The New Deal foundation I prefer and for which I have advocated would have offered Medicare to all Americans or, at the very least, featured a public insurance option.

The significance of Obama’s health legislation is more political than substantive. For the first time since Ronald Reagan told America government is the problem, Obama’s health law reasserts that government can provide a major solution. In political terms, that’s a very big deal… and the very reason for republican and Tea Bagger hostility.

Most Americans continue to be suspicious of government — me too, but it’s the government of the “people” that we Americans keep blunderously installing. That distrust is deeply etched in our culture and traditions. Our system of government was devised by people who distrusted government and intentionally created checks and balances, three separate branches, and almost insuperable odds against getting big things done. That may have been sufficient in an eighteenth century reality, but it is a foolish and self-destructive approach to national success today.

The period extending from 1933 to 1965 — the New Deal and the Great Society — was a historical aberration from that long tradition, animated by the unique crises of the Great Depression and World War II, and the social cohesion that flowed from them for another full generation. Ronald Reagan merely picked up where Calvin Coolidge and Herbert Hoover left off.

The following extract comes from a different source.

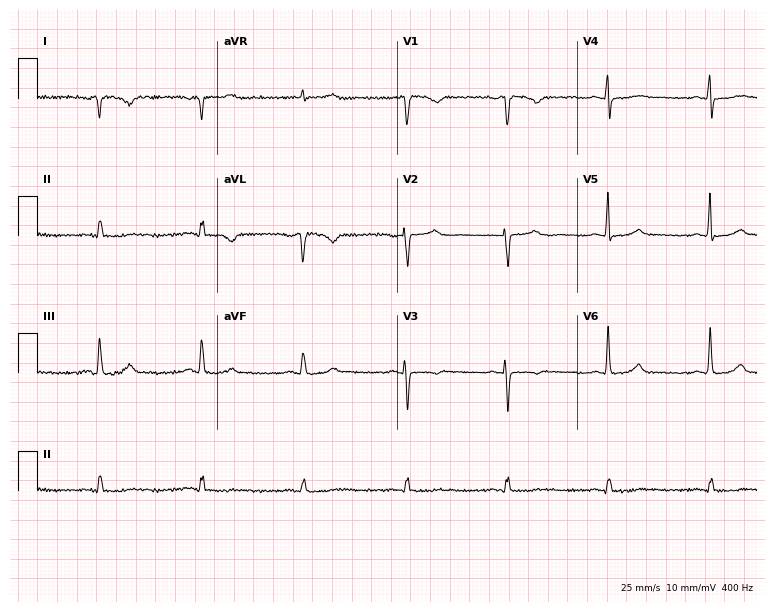
Electrocardiogram (7.3-second recording at 400 Hz), a 76-year-old female patient. Of the six screened findings (first-degree AV block, right bundle branch block, left bundle branch block, sinus bradycardia, atrial fibrillation, sinus tachycardia), none is recorded. Only these six findings were labelled.

And, your current difficulties obtaining real wage increases, widely dispersed and increased wealth, advanced education for your families, health care for your child with a serious genetic disease or handicap of accident… your stagnant standard of living is the result of collectively choosing to revert back to the outdated path of the eighteenth century. Enjoying it? The Chinese are certainly enjoying our folly!

Reagan’s view of government as the problem is increasingly at odds with a nation whose system of health care relies on large for-profit entities designed to make money rather than improve health; whose economy is dependent on global capital and on global corporations and financial institutions with no particular loyalty to America; and much of whose fuel comes from unstable and dangerous areas of the world. Under these conditions, government is the only entity that can look out for our interests.

We will not return to the New Deal or the Great Society, but nor will we continue to wallow in the increasingly obsolete Reagan view that we don’t need a strong and competent government. ObamaCare actually confirms our hope that we can have both strength and competence in Washington. It is an audacious hope, but we have no choice. We are too poor nationally at this point.

Already, the GOP’s early calls to repeal the bill look problematic. The insurance reforms in the bill are widely popular (not just with those who will benefit and receive coverage finally, but it is popular with most insurance companies and providers — over 50 million additional paying clients!), and even its tax increases (a large share of which hit the very wealthy… apologies of sorts to my friends that this hits, but good thing is that you can and will afford it) are tied to benefits that would flow to middle- or lower-middle income Americans.

In addition, most republicans concede a great deal when they say they would “replace” the plan and not simply return to the pre-reform status quo. Their slogan makes clear that all future arguments about health care will be premised on a more active government role. The debate will never be the same again.